52話 武闘大会本選 上
「これで終わりだぁああああああ!!」
無傷のスザクが叫ぶと共に、ボロボロのビャッコを叩き伏せた。
第一試合であるスザクとビャッコの戦いは一方的なものになった。
『好きな女の子とデートしたい』という思いがスザクの力を普段以上に引き出したのだ。
正直、前に戦った時より断然強そうである。膝など簡単に付かされてしまうかもしれない。
スザクは京子からの勝利宣言を受け、観客からの盛大な拍手や称賛を受けている。
だが、嬉しそうな顔はしておらず。むしろ、こうでなければならないと、顔をより引き締めていた。

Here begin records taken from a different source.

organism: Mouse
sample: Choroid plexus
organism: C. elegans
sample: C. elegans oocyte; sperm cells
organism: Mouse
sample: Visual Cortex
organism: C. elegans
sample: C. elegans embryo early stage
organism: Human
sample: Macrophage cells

「では、第二試合です!!我が国の美しき王と予選で全員を一瞬で行動不能にした恐ろしき騎士の戦い!!さて、どうなるか!!」
京子が俺たちを軽く紹介するが、観客のほぼ全てから今までのような熱気が感じられなかった。
楽しみにしている所もあるが、王の身が心配でもあるといった所だろう。
まあ、俺が一回戦で結構な事をしたからな~。しょうがないのか。
因みに、俺の信者集団は元気である。
むしろ、「王なんてぶっ倒せ~」といったような事を言って周りから不謹慎だと睨まれている。

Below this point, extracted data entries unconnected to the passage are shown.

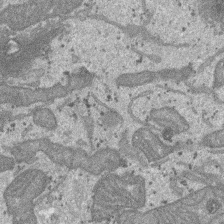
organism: Human
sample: Lung epithelial cells infected with SARS-CoV-2
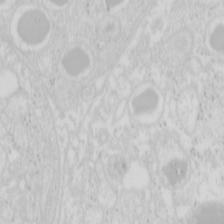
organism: Mouse
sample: Pancreas
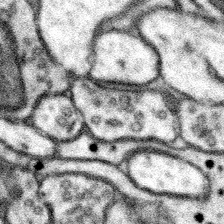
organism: Mouse
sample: Somatosensory cortex neuropil
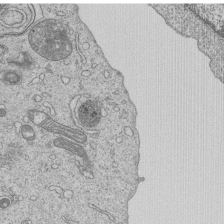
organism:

そんな大多数の観客から心配されているご本人であるベニバナは、周りも気にせずに準備運動をしている。
袴に、金属の胸当て。手には小さな体に似合わぬ大きな木製の槍。
その槍をブンブンと音を鳴らしながら、体の周りを這わせるかのように動き回らせる。
まるで槍が生きているような錯覚すら覚える滑らかな動きだ。
やがて、槍を構えてピタッと動きを止めた。どうやら体は十分にほぐれたようだ。
「さて、準備が出来たようですのでそろそろ試合を始めようと思います」
京子がそう告げると、観客が静まり返った。これからどうなろうと、起こることを見逃さぬ為だ。
「では、試合開始!!」
そう告げられたと同時、ベニバナは俺に向かって一直線に突っ込んで来た。その動きは体の見た目からは想像も出来無い程、力強く、素早いものだった。
予想外の動きに俺は一瞬反応を遅らせてしまい。ベニバナの槍の範囲にまで迫られてしまった。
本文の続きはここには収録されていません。